2. After appropriately cleaning the data, carry out Exploratory Data Analysis to retyrive at least 4 insights/observations form the dataset.

In [None]:
#DataCleaning Code
print("Dataset Shape", df.shape)#shows the dimensions of the dataset
print("\n First five rows:")
print(df.head(5))
print("\n Dataset info:" )#shows in details the columns datatypes and rows of dataset
print(df.info())
print("\n Missing values") #identifies the null values if any
print(df.isnull().sum())
original_df = df.copy()
#check for duplicates
print(f"Duplicate rows: {df.duplicated().sum()}")
print("\n Missing values per column:")#checks the missing values per column
print(df.isna().sum())
print("\n statistical summary:")
print(df.describe())
#Outliers were nt tested or removed because in this dataset they Represent Real Astronomical Phenomena: in s sense that
#those extreme values dont represent measurement errors but they represent different classes of stars with fundamentally different physical properties
# like the Hypergiants with temperatures of 30,000-40,000K and luminosities of 200,000+ L/Lo are real astronomical objects


In [None]:
#EDA CODE
import numpy as np
import matplotlib.pyplot as plt
import seaborn as sns
plt.figure(figsize=(12, 5))
# INSIGHT 1
#pie chart that displays the percentages of the number of stars or shows the distribution of stars in each star type in percentages
plt.subplot(1, 2, 1)
star_type_counts = df['Star type'].value_counts()
plt.pie(star_type_counts.values, labels=star_type_counts.index, autopct='%1.1f%%')
plt.title('Distribution of Star Types')
#INSIGHT 2
#bar graph that displays the number of stars or the distribution of stars in each star category
plt.subplot(1, 2, 2)
category_counts = df['Star category'].value_counts() #counts the number of stars in the star category column
bars=plt.bar(category_counts.index, category_counts.values)
plt.title('Distribution of Star Categories')
plt.xticks(rotation=45)
plt.xlabel("Star Category")
plt.ylabel("Number Of Stars")
# Add exact number of stars on bars ie loops through each bar and puts the exact number above it
for bar, count in zip(bars, category_counts.values):
    plt.text(bar.get_x() + bar.get_width()/2, bar.get_height() + 0.5,
             f'{count}', ha='center', va='bottom')
    #INSIGHT 3
  #LUMINOSITY VS TEMPERATURE (HR DIAGRAM)
  #a scatter plot  that shows how stars cluster in specific regions based on temperature and brightness or Luminosity
  #and goes ahead to show which star type they belong to
plt.figure(figsize=(12, 5))
plt.subplot(1, 2, 1)
scatter = plt.scatter(df['Temperature (K)'], df['Luminosity (L/Lo)'],
                     c=df['Star type'], cmap='viridis', alpha=0.7) # plots a scatter graph using temperature
                     #lumninosity and Star Type categories
plt.colorbar(scatter, label='Star Type') # displays the color bar for the star types
#the x and y axes uses the base 10 logs for as their scales
plt.xscale('log')
plt.yscale('log')
plt.xlabel('Temperature (K) - log scale')
plt.ylabel('Luminosity (L/Lo) - log scale')
plt.title('Hertzsprung-Russell Diagram')
plt.gca().invert_xaxis()

#INSIGHT 4
# a histogram that shows distribution of the stars using  absolute magnitude by star category
plt.figure(figsize=(12, 5))

plt.subplot(1, 2, 1)
sns.histplot(data=df, x='Absolute magnitude (Mv)', hue='Star category', multiple="stack")
plt.title('Absolute Magnitude Distribution by Star Category')

plt.tight_layout()
plt.show()

**INSIGHT 1** The pie chart reveals that this collection of stars is perfectly balanced across five distinct classifications.
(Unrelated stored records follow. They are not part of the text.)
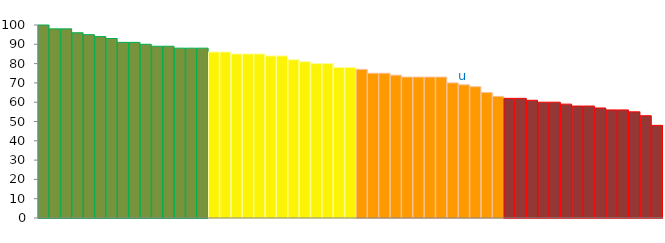
| Category | Top Quartile | 2nd Quartile | 3rd Quartile | Bottom Quartile | Series 4 |
|---|---|---|---|---|---|
|  | 100 | 0 | 0 | 0 | 100 |
|  | 98 | 0 | 0 | 0 | 98 |
|  | 98 | 0 | 0 | 0 | 98 |
|  | 96 | 0 | 0 | 0 | 96 |
|  | 95 | 0 | 0 | 0 | 95 |
|  | 94 | 0 | 0 | 0 | 94 |
|  | 93 | 0 | 0 | 0 | 93 |
|  | 91 | 0 | 0 | 0 | 91 |
|  | 91 | 0 | 0 | 0 | 91 |
|  | 90 | 0 | 0 | 0 | 90 |
|  | 89 | 0 | 0 | 0 | 89 |
|  | 89 | 0 | 0 | 0 | 89 |
|  | 88 | 0 | 0 | 0 | 88 |
|  | 88 | 0 | 0 | 0 | 88 |
|  | 88 | 0 | 0 | 0 | 88 |
|  | 0 | 86 | 0 | 0 | 86 |
|  | 0 | 86 | 0 | 0 | 86 |
|  | 0 | 85 | 0 | 0 | 85 |
|  | 0 | 85 | 0 | 0 | 85 |
|  | 0 | 85 | 0 | 0 | 85 |
|  | 0 | 84 | 0 | 0 | 84 |
|  | 0 | 84 | 0 | 0 | 84 |
|  | 0 | 82 | 0 | 0 | 82 |
|  | 0 | 81 | 0 | 0 | 81 |
|  | 0 | 80 | 0 | 0 | 80 |
|  | 0 | 80 | 0 | 0 | 80 |
|  | 0 | 78 | 0 | 0 | 78 |
|  | 0 | 78 | 0 | 0 | 78 |
|  | 0 | 0 | 77 | 0 | 77 |
|  | 0 | 0 | 75 | 0 | 75 |
|  | 0 | 0 | 75 | 0 | 75 |
|  | 0 | 0 | 74 | 0 | 74 |
|  | 0 | 0 | 73 | 0 | 73 |
|  | 0 | 0 | 73 | 0 | 73 |
|  | 0 | 0 | 73 | 0 | 73 |
|  | 0 | 0 | 73 | 0 | 73 |
|  | 0 | 0 | 70 | 0 | 70 |
| u | 0 | 0 | 69 | 0 | 69 |

Each star type represents exactly one-fifth of the total population, suggesting this is either a carefully curated sample or these five categories represent fundamental, equally prevalent stages in stellar classification.

**INSIGHT 2** The bar chart shows six major families of stars, with each family containing precisely the same number of members. This perfect symmetry across Brown Dwarfs, Red Dwarfs, White Dwarfs, Main Sequence stars, Supergiants, and Hypergiants indicates these categories represent distinct, well-defined classes of stellar objects in this sample.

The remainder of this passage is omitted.